■ **Task to carry out**
Return, exactly as written, the lines of the material from its top through the line with "E-waste | 0 |", keeping pictures out.
■ ■ ■
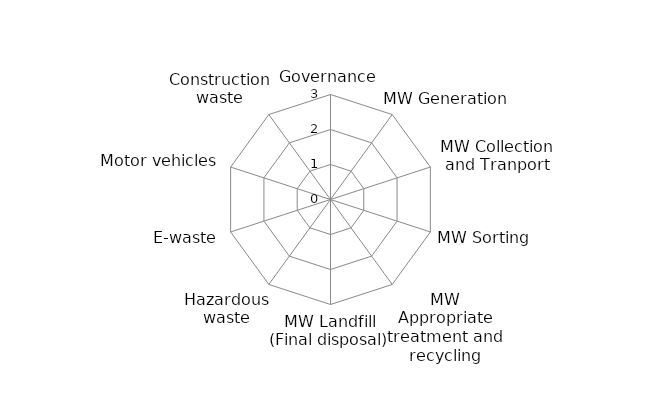
| Category | Series 0 |
|---|---|
| Governance | 0 |
| MW Generation | 0 |
| MW Collection and Tranport | 0 |
| MW Sorting | 0 |
| MW Appropriate treatment and recycling | 0 |
| MW Landfill (Final disposal) | 0 |
| Hazardous waste | 0 |
| E-waste | 0 |
| Motor vehicles | 0 |
| Construction waste | 0 |
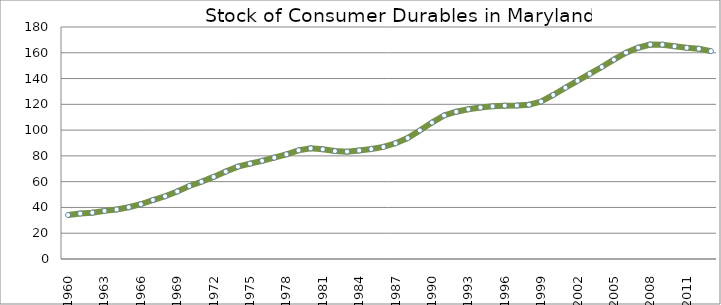
| Category | Series 0 |
|---|---|
| 1960.0 | 34.138 |
| 1961.0 | 35.283 |
| 1962.0 | 35.941 |
| 1963.0 | 37.332 |
| 1964.0 | 38.419 |
| 1965.0 | 40.147 |
| 1966.0 | 42.489 |
| 1967.0 | 45.764 |
| 1968.0 | 48.656 |
| 1969.0 | 52.373 |
| 1970.0 | 56.615 |
| 1971.0 | 59.968 |
| 1972.0 | 63.714 |
| 1973.0 | 67.805 |
| 1974.0 | 71.67 |
| 1975.0 | 73.99 |
| 1976.0 | 76.16 |
| 1977.0 | 78.605 |
| 1978.0 | 81.215 |
| 1979.0 | 84.329 |
| 1980.0 | 85.842 |
| 1981.0 | 85.151 |
| 1982.0 | 83.723 |
| 1983.0 | 83.284 |
| 1984.0 | 84.198 |
| 1985.0 | 85.287 |
| 1986.0 | 86.936 |
| 1987.0 | 89.795 |
| 1988.0 | 93.785 |
| 1989.0 | 99.731 |
| 1990.0 | 105.878 |
| 1991.0 | 111.345 |
| 1992.0 | 114.264 |
| 1993.0 | 116.156 |
| 1994.0 | 117.548 |
| 1995.0 | 118.461 |
| 1996.0 | 118.989 |
| 1997.0 | 119.089 |
| 1998.0 | 119.707 |
| 1999.0 | 122.163 |
| 2000.0 | 127.277 |
| 2001.0 | 132.885 |
| 2002.0 | 138.23 |
| 2003.0 | 143.634 |
| 2004.0 | 148.969 |
| 2005.0 | 154.637 |
| 2006.0 | 160.08 |
| 2007.0 | 163.921 |
| 2008.0 | 166.367 |
| 2009.0 | 166.289 |
| 2010.0 | 165.057 |
| 2011.0 | 163.824 |
| 2012.0 | 163.119 |
| 2013.0 | 161.258 |
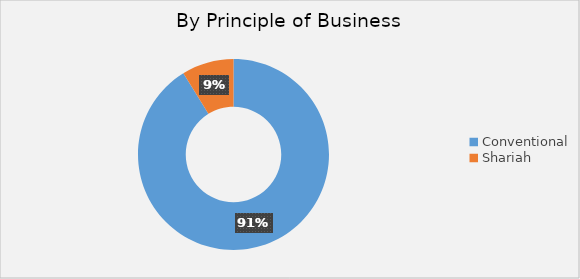
| Category | C. Kepemilikan Simpanan |
|---|---|
| Conventional | 310274819 |
| Shariah | 29932148 |
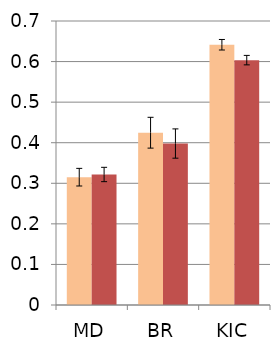
| Category | Series 0 | Series 1 |
|---|---|---|
| MD | 0.315 | 0.322 |
| BR | 0.425 | 0.398 |
| KIC | 0.641 | 0.604 |
■ ■ ■
■ **Response box**
| Category | Series 0 |
|---|---|
| Governance | 0 |
| MW Generation | 0 |
| MW Collection and Tranport | 0 |
| MW Sorting | 0 |
| MW Appropriate treatment and recycling | 0 |
| MW Landfill (Final disposal) | 0 |
| Hazardous waste | 0 |
| E-waste | 0 |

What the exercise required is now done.